王满仓手上的血泡磨破了,结成暗红色的血痂,第二天又在旧痂上磨出新泡。聂枫看不过去,用林老先生给的、治疗轻微跌打损伤的药油,调了点麻油,给他涂抹。王满仓疼得龇牙咧嘴,却死活不肯停下练习,只是把手在衣服上蹭蹭,又继续。
“王叔,歇一天吧,等手好点再练。”聂枫劝道。
“没事,小聂师傅,皮糙肉厚,不得事。我这人笨,就得下死功夫。”王满仓憨憨一笑,露出被劣质烟草熏得有些发黄的牙齿,“我多练一会儿,就能早一点找到您说的那个‘寸劲’。”
见他坚持,聂枫也不再劝,只是给他换了更柔软些的棉布,垫在米袋外面练习,减少摩擦。
除了练习“米袋”,聂枫也开始教王满仓一些最基本的理论。他没有林老先生那样渊博的学识和深入浅出的讲解能力,只能把自己理解的东西,用最直白的话说出来。他拿着炭笔,在废纸背面画些歪歪扭扭的简图,指着图上大概的位置:“这里,是肩膀最容易酸疼的地方,叫‘肩井’,按这里能放松肩膀……这里是腰眼,旁边这两点,是‘肾俞’,腰痛常和这里有关……手上的力道,要从腰发出来,通过肩膀,传到胳膊,再到手上,不是光用手臂的力气……”

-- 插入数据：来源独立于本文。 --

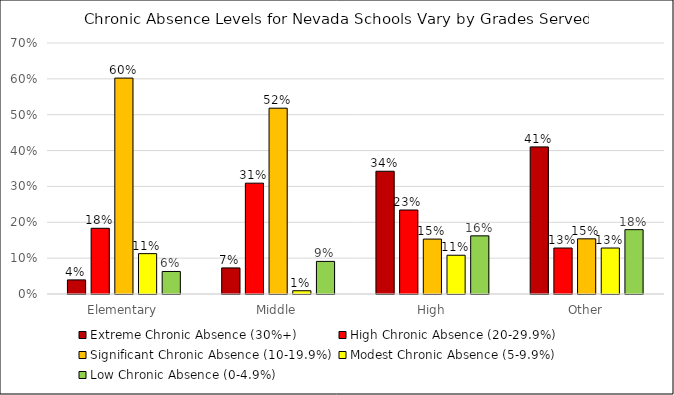
| Category | Extreme Chronic Absence (30%+) | High Chronic Absence (20-29.9%) | Significant Chronic Absence (10-19.9%) | Modest Chronic Absence (5-9.9%) | Low Chronic Absence (0-4.9%) |
|---|---|---|---|---|---|
| Elementary | 0.039 | 0.183 | 0.602 | 0.113 | 0.063 |
| Middle | 0.073 | 0.309 | 0.518 | 0.009 | 0.091 |
| High | 0.342 | 0.234 | 0.153 | 0.108 | 0.162 |
| Other | 0.41 | 0.128 | 0.154 | 0.128 | 0.179 |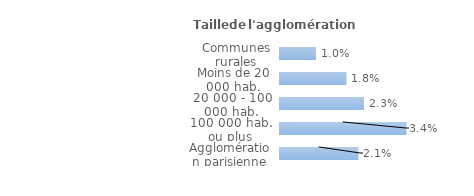
| Category | Series 0 |
|---|---|
| Communes rurales | 0.01 |
| Moins de 20 000 hab. | 0.018 |
| 20 000 - 100 000 hab. | 0.023 |
| 100 000 hab. ou plus | 0.034 |
| Agglomération parisienne | 0.021 |

王满仓听得似懂非懂,但他有个笨办法——死记硬背。聂枫说的每句话,他都努力记在心里,晚上回家,就着昏暗的灯光,用粗糙的手指在床单上比划,嘴里还小声嘀咕着“肩井”、“肾俞”、“腰发力”……
偶尔,林老先生会踱步过来。他并不进门,只是站在门口,或者隔着窗户,静静地看一会儿。他从不评价王满仓的手法好坏,只是偶尔,在聂枫讲解某个要点时,会淡淡地插一句:“此言差矣。力非从腰出,乃从地起,经足、腿、腰、背,节节贯串,方为整劲。”
或是:“肩井非只一处,筋结所在,便是井口。需以手探之,以心感之,非按图索骥可成。”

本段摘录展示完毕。